In the end, two of the candidates from the progressive slate won seats. But the top vote getter on the evening was Melodie Goodwin, a current School Committee member. She and Mayor Virginia “Ginny” Desorgher were the only School Committee members to vote against asking the City Council for a $350,000 increase in the school budget to bring it closer to level services. Goodwin campaigned on a message of increasing scrutiny of how the city was spending its education funding.
“Right now, we’ve been doing the same old thing for the last five years” increasing the school budget by 3%, Goodwin said at a recent candidate forum. “Instead, we need to go down to zero and rebuild. And one of the things that needs to happen is we need to look at why families are leaving Greenfield and respond to that, and we have not been doing that.”
Elizabeth DeNeeve was one of the candidates who won re-election on the progressive slate, which had the backing of groups like Franklin County Continuing the Political Revolution and Greenfield People’s Budget.
“I think that it happens over and over again that the people of Greenfield come out to vote because they care about school funding,’ DeNeeve said. “They want to see their schools fully funded.”
DeNeeve did say, though, that a ballot question in front of Greenfield voters likely boosted turnout. If approved, the measure would have reversed the City Council’s decision to sell a parking lot on Hope Street to a developer to build housing or a mixed-use building. In a final tally of 2,254 to 1,657, voters rejected the question.
DeNeeve said that during her time on the School Committee, elected members from Greenfield and other municipalities across the region began to advocate collectively for more education funding at the state level. She said that kind of coalition building across school committees hadn’t previously happened.
“It makes a difference when we go as a group,” she said. “I think that we have already seen direct change occur in per-pupil funding from the state and now [state Sen. Jo Comerford] is helping to revisit the chapter 70 funding formula,” which is how the state determines how to distribute education aid.

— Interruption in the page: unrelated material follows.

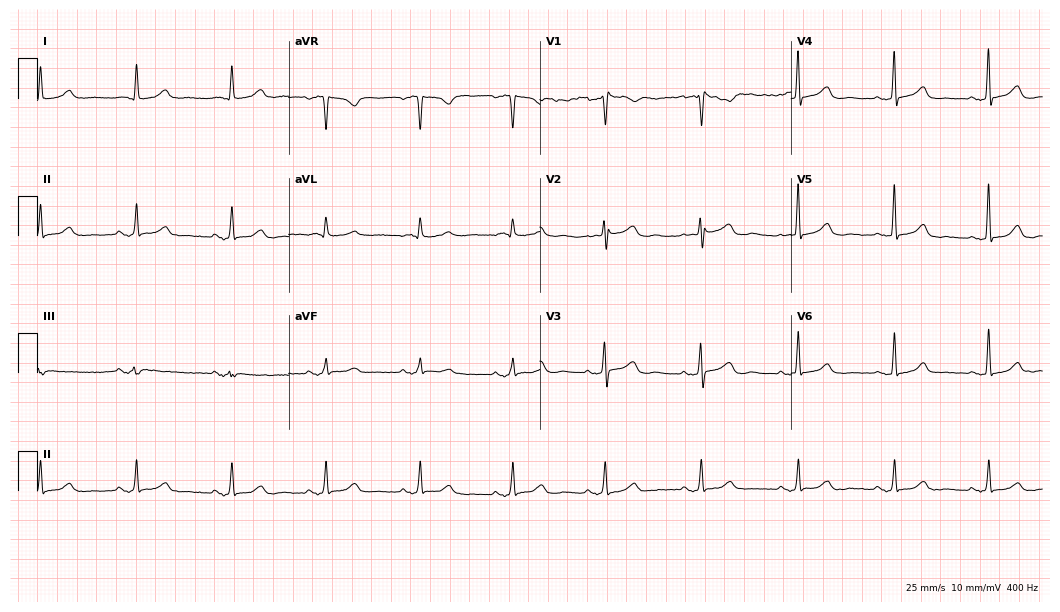
ECG — a female, 72 years old. Labelled as a normal ECG.
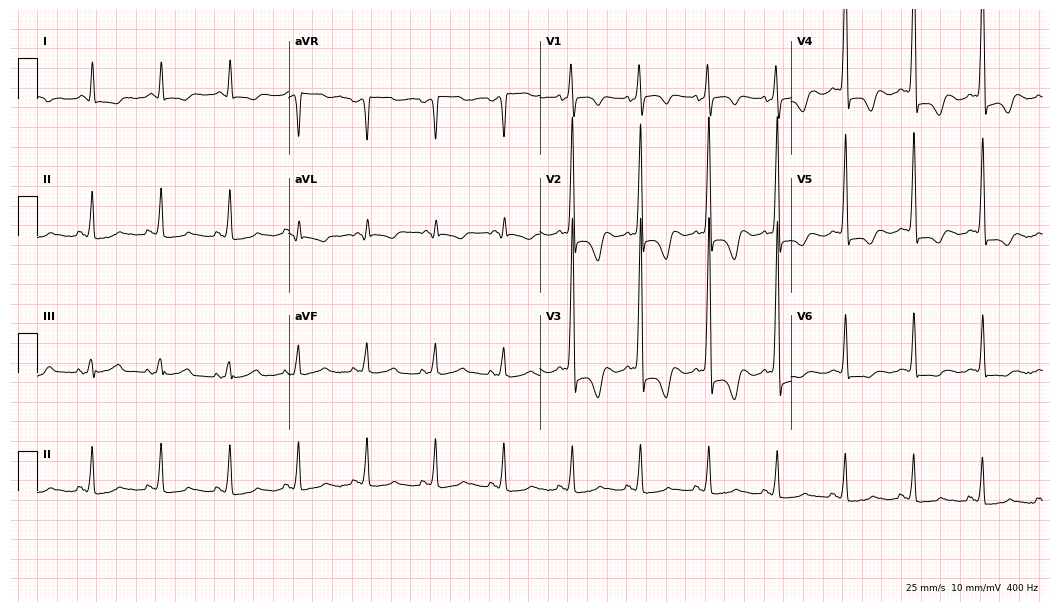
Electrocardiogram (10.2-second recording at 400 Hz), a male, 63 years old. Of the six screened findings (first-degree AV block, right bundle branch block, left bundle branch block, sinus bradycardia, atrial fibrillation, sinus tachycardia), none is recorded.

In Amherst, only three out of the seven Town Council candidates backed by the educators union, the Amherst-Pelham Education Association, were elected. And in a six-person race for five seats on the School Committee, three of the union’s four endorsed candidates won.
One of those Town Council candidates elected was Jill Brevik, an active member in Amherst’s own Support Our Schools group as well as a co-founder of Valley Families for Palestine.
In a previous interview with The Shoestring, Brevik said she had been inspired to run for office in part by democratic socialist New York City mayoral candidate Zohran Mamdani, who on Tuesday night won his own election. Mamdani is a member of the Democratic Socialists of America, a group whose local chapter in western Massachusetts decided to endorse a handful of candidates for the first time this election cycle. Two of those candidates, Brevik and incumbent Agawam City Councilor Tom Hendrickson, were elected Tuesday.
Despite the mixed results, though, organizers who spoke to The Shoestring said Tuesday was just the beginning for them.
Back at the Northampton watch party, one SOS organizer, Nykole Roche, stood among a crowd of others who, like her, came from the local labor movement. Watching the results trickle in, she and others were already focused on next steps. In speeches to supporters, they talked about organizing around the next city budget and bringing their organizing to every level of city government.
“This is step one of a community effort, driven by parents and unions, to take back our city and build back public services,” Roche told The Shoestring. “See you in two years.”
Correction: This story has been updated to correctly identify who organized the election night watch party in Florence. It was City Council candidate Al Simon.